Quality Time vs. Quantity Time

spending quality time with kids over breakfast

Parents want to have “a great time” with their kids. Realistically, however, how many “Kodak moments” are likely to occur? Wonderful moments or encounters don’t happen daily, and maybe not even weekly. More importantly, these moments can’t be scheduled. They happen when they happen.

There is a simple guideline for increasing the number of wonderful moments you have with your children: Spend more time with them. Aim to have “quantity time” and the “quality time” with your kids will follow.

What ways of spending time together are there? First, there are the basics. Have meals together. Engage the children in helping prepare the meal. Tuck your younger children into bed each night, preferably reading something out loud with them beforehand. In the car, turn off the radio and talk with each other. At restaurants talk together before the meal arrives.

Of course, there are times that kids are quiet, but if you have been paying attention to their interests, you can with luck come up with an almost endless string of questions about school, school subjects, friends and classmates, teachers, sports, lessons and other activities, books they are reading, shows they are watching, the music they like, and so forth.

But what about the fact that much of what younger children want to talk about is, to an adult, boring?  This point is hard to dispute! However, some considerations rise above the immediate conversation you are having. If your children develop the habit of telling you what is important to them now, they may maintain that habit later.  Later, of course, you will probably want to know about, for instance, the drug use around them, the sexual temptations or opportunities they have, or how you embarrass them. Listening to your younger child is also a great opportunity to nurture that child’s self-acceptance. It is an incredibly powerful experience for a child to command the attention of an adult in a sustained way, especially when that adult is a parent who cares for the child and enforces all those rules the child would be happy to eliminate. If I can command this adult’s attention, I must be alright, a worthy and important person!
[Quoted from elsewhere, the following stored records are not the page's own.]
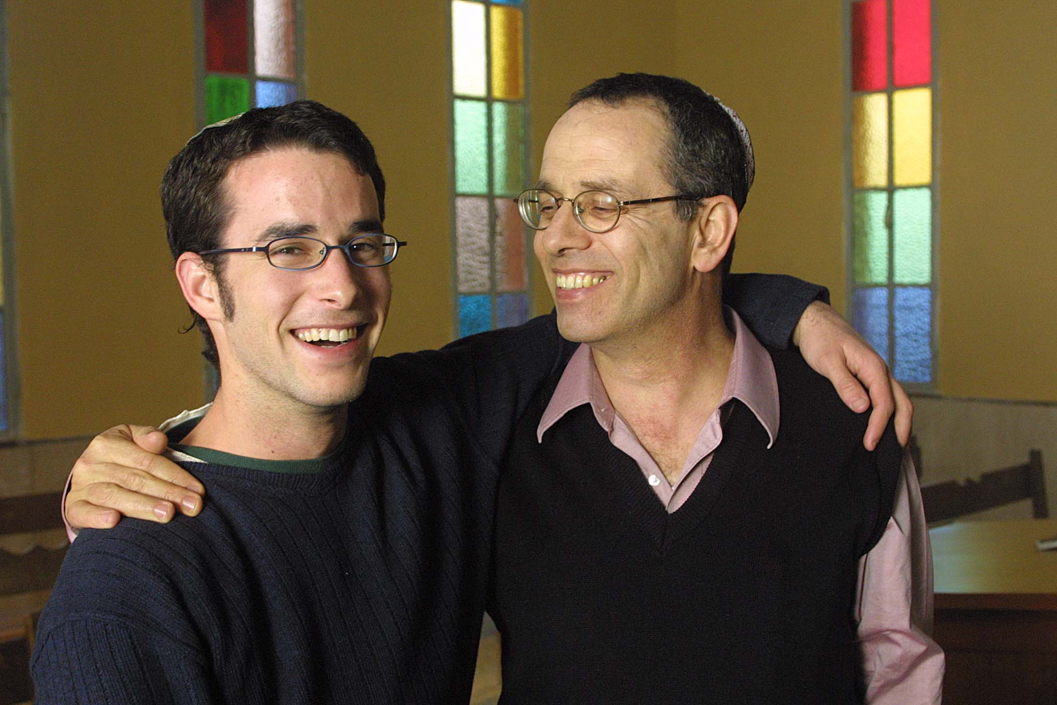 הישיבה סטילס מהפתיח
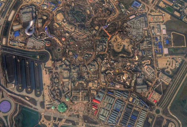 Shanghai Disneyland vista dal satellite, Gennaio 2016
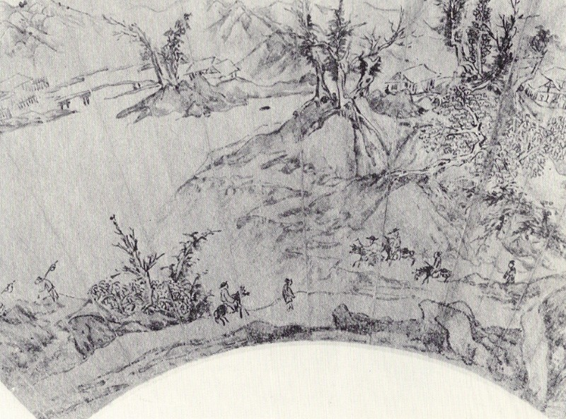 Paysage. Ensemble et détail d'un éventail. Couleurs sur papier d'or. H: 18cm; L: 50cm. par le peintre chinois Wen Boren (1502-1575 ou 1588).Musée Guimet. Paris.

As to “advanced” quantity time, here are a few suggestions to illustrate the possibilities. Does your child take music lessons? Attend the lessons regularly, and do your best to understand what is happening there. At home, sit with your child during practice sessions. If you can provide helpful feedback, do so, but most importantly, just sit there and listen! Comment on the progress you have heard, or the passages you especially like. Find out what is difficult for your child, and how that difficulty is being addressed.

Does your child play a sport? Attend games and practices.  Pay attention to what is happening, and ask about it later. Get your child’s perspective on what occurred. Better yet, coach the team if you are able, or be a team manager. At home suggest drills or exercises that might improve game skills, and do these together.
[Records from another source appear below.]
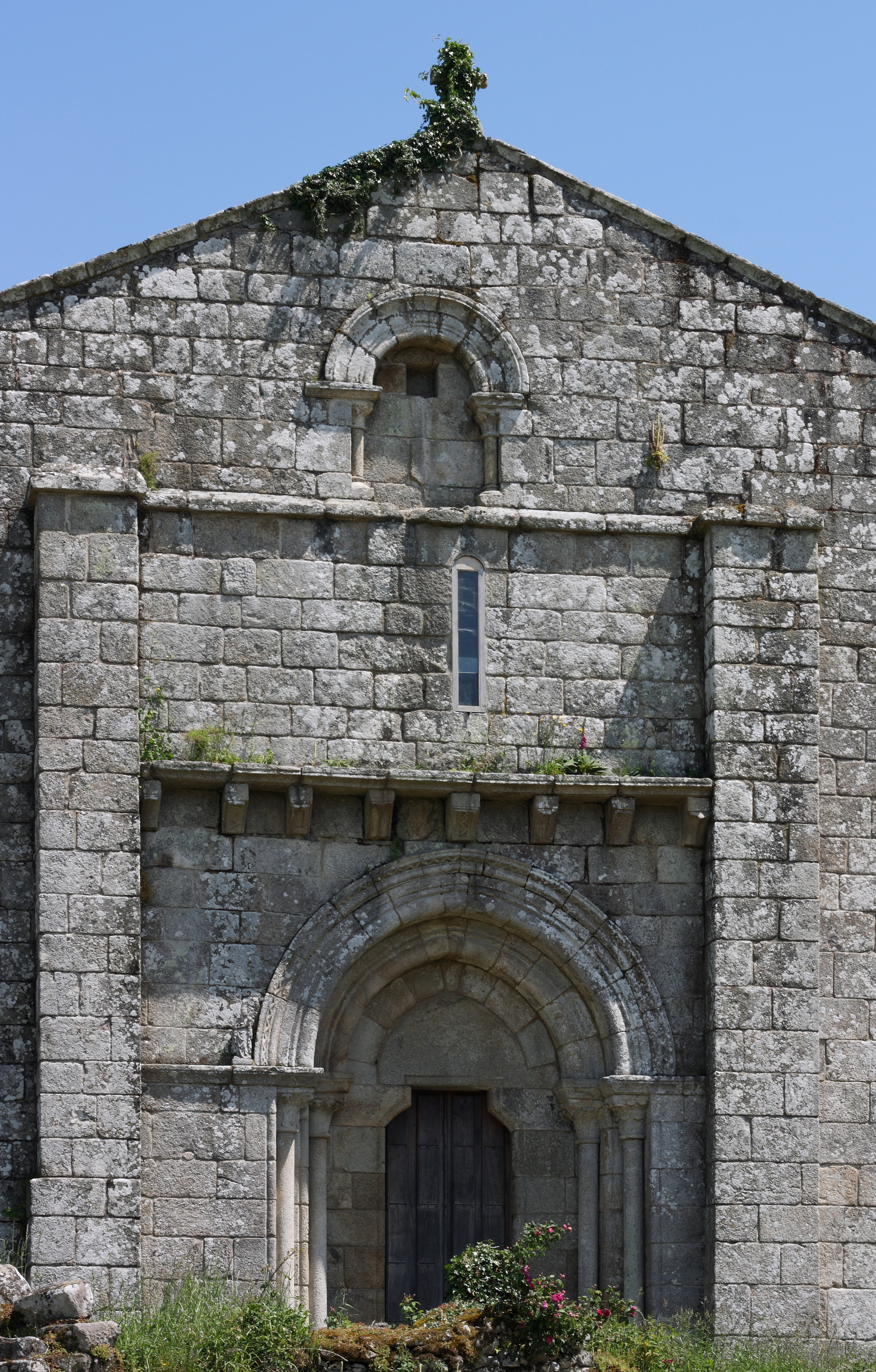 Ehemalige Klosterkirche San Pedro in Vilanova de Dozón in der Gemeinde Dozón in der spanischen Provinz Pontevedra (Galicien), Westfassade mit Archivoltenportal
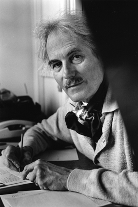 Walter Weideli (1988), écrivain et journaliste
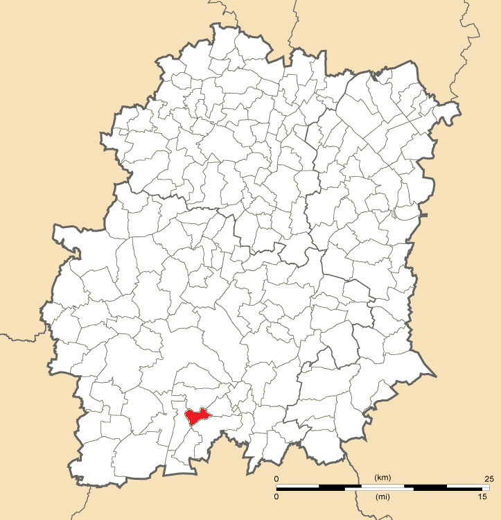 Carte de position de Fontaine-la-Rivière en Essonne (91)

Go to the library together. Tell your child you will be looking for some books of your own, but to check in with you when he or she finds something interesting. Drop everything when this happens and go investigate what was interesting enough to want to ask for your attention.

Set aside blocks of time and allow your child to propose how that time will be spent together. You can still have veto power over any activity you have no tolerance for.  However, if you negotiate your activities, you’ll have a good time together, and your child will also learn how to negotiate.

In short, develop the expectation that your life and the lives of your children will be woven together in a moment to moment way, day after day. You will still need some quiet time of your own, but perhaps not as much as you thought. There is little that is more relaxing than having quality time with your kids!  Just make sure you put in enough quantity time to allow those moments to emerge regularly.  With luck, you will create bonds that over time become unbreakable.

Even if you are away from your children because you are admitted to alcohol and drug rehab, they are probably not far from your mind.  In addiction treatment of any type, it is important to focus on yourself long enough to make a good foundation for change.  How long it takes to build that foundation varies from person to person.  Once enough foundation is established, it is time to think about your relationships, especially your children.  The above ideas will be useful for building (or re-building) these relationships and spending quality time with your kids.